The intrusive race for companies to collect as much data as possible is increasingly putting people at risk of cyber breaches, and in many cases is happening beyond their knowledge, said Macquarie University security studies and criminology associate professor Jeffrey Foster.

“When we look across these kinds of data, you can see why companies want this, even if you’re not a customer. They want that personal information and your contact to help them make you a customer later on,” he said.

“It makes it difficult for a company to intentionally remove this data when it adds financial value to them and is not regulated”.

Most people who had inquired about private health insurance with Medibank would have been largely unaware the company had stored their data and that their personal information could have been breached, he said.

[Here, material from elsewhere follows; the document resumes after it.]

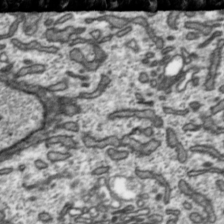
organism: Toxoplasma gondii
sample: Parasites in a vacuole inside a host cell

“Of course, there will have been a tick box they ticked somewhere that said, ‘I have read and agree to the terms of this agreement’. The biggest lie ever told is that particular line … nobody reads it.”

The news of non-customers being caught up in the Medibank breach should alert the broader public to the dangers of what almost companies are doing with consumer data, Mr Foster said.

In 2012, the New York Times reported that an angry father accused Target of “trying to encourage” his teenage daughter to get pregnant after she had received marketing coupons for maternity clothes and nursery furniture.

When a manager called to apologise a few days later, the man reportedly said: “It turns out there’s been some activities in my house I haven’t been completely aware of. She’s due in August. I owe you an apology.”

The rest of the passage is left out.